CLEVELAND - The Timberwolves won a road game Monday night for the first time in 39 days, or since All-Star forward Kevin Love played his last game in Denver and broke his hand for the second time this season.

Their 100-92 victory over the Cleveland Cavaliers came just in time.

"We needed that bad," Wolves guard Luke Ridnour said. "It has been a long month for us."

And then some.

The Wolves won for just the third time in 18 games and now are 4-16 since Love was lost for 10 weeks or more.

They did so against a young Cavaliers team that now has won three games fewer than them. But until Monday, the two teams were headed in opposite directions.

The Cavs had won seven of their previous 10 games and have second-year guard Kyrie Irving aimed toward participating in all three days of this weekend's All-Star Game festivities in Houston, including the big game on Sunday.

The Wolves, meanwhile, have suffered through six weeks that should prove once and for all that they are not a better team without Love.

On Monday, all that has been so glum for so long was gone, for one night at least.

"I think it does wear on them," Wolves coach Rick Adelman said. "They're human. You get out there and you bust your tails and you lose a close game in the last minute, and it starts to wear on you big-time."

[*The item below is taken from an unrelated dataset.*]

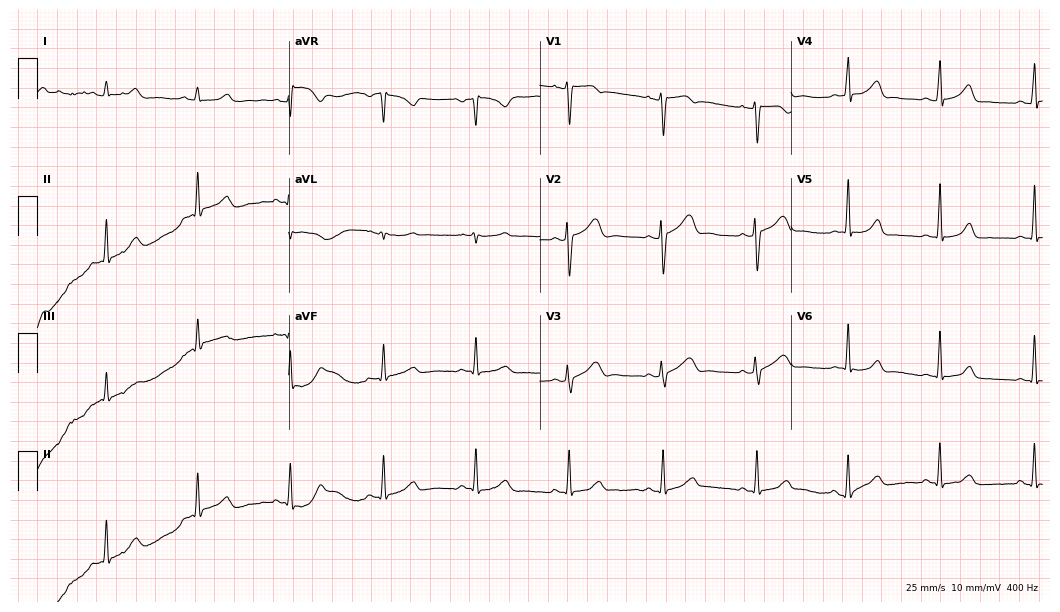
12-lead ECG (10.2-second recording at 400 Hz) from a 47-year-old female patient. Screened for six findings — first-degree AV block, right bundle branch block, left bundle branch block, sinus bradycardia, atrial fibrillation, sinus tachycardia — none is recorded. Findings outside these six are not listed.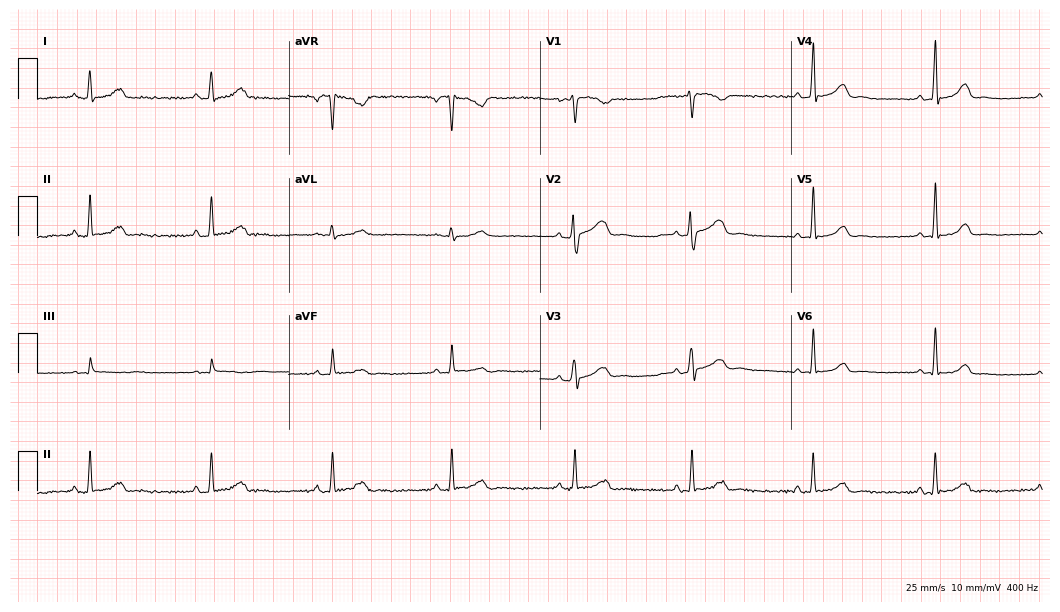
Electrocardiogram (10.2-second recording at 400 Hz), a 33-year-old woman. Interpretation includes sinus bradycardia (a sinus rate of 50 beats per minute or less).

Cavaliers coach Byron Scott had to answer whether this was his team's worst loss in a 16-36 season filled with them while the Wolves celebrated a fourth quarter where they stood firm and did not let another one get away. "I don't know if it was the worst loss of the year," Scott said. "But it wasn't pretty."

From the Wolves' perspective, Ridnour wrapped this one in a big, beautiful bow with a fourth quarter in which he scored 13 of his game-high 21 points.

Earlier Monday, Adelman had chatted with Ridnour, discussing ways in which they could get him more open shots against defenses geared to stop his shooting and Nikola Pekovic's inside play.

"They go after them because they know those are the two guys who can make shots consistently," Adelman said on a night when his team played without starters Love and Andrei Kirilenko.

The Wolves did that all the way around on Monday. All five starters scored in double figures for only the fourth time this season. They shot 8-for-14 on three-pointers.

"Games are a lot easier when you can make shots," Adelman said. "I found that out. We made threes. We made shots. We got the ball to Pekovic. We had a nice balance to the game."

Ridnour delivered with a 9-for-14 night that included one very clutch three-pointer in the game's final two minutes. The shot repelled the Cavaliers after they had turned a nine-point deficit with four minutes left into just three.

From there, Cleveland never got closer than six points against a Wolves team that had lost eight consecutive road games since beating the Nuggets on Jan. 3 in Denver.

"We're competitors," Ridnour said. "As much as you don't want to say it, it takes a toll on you. For us to keep fighting like we have and find a way to battle some of these games out. ... We've been in a lot of games, just haven't won them. This is a good one for us to finally win."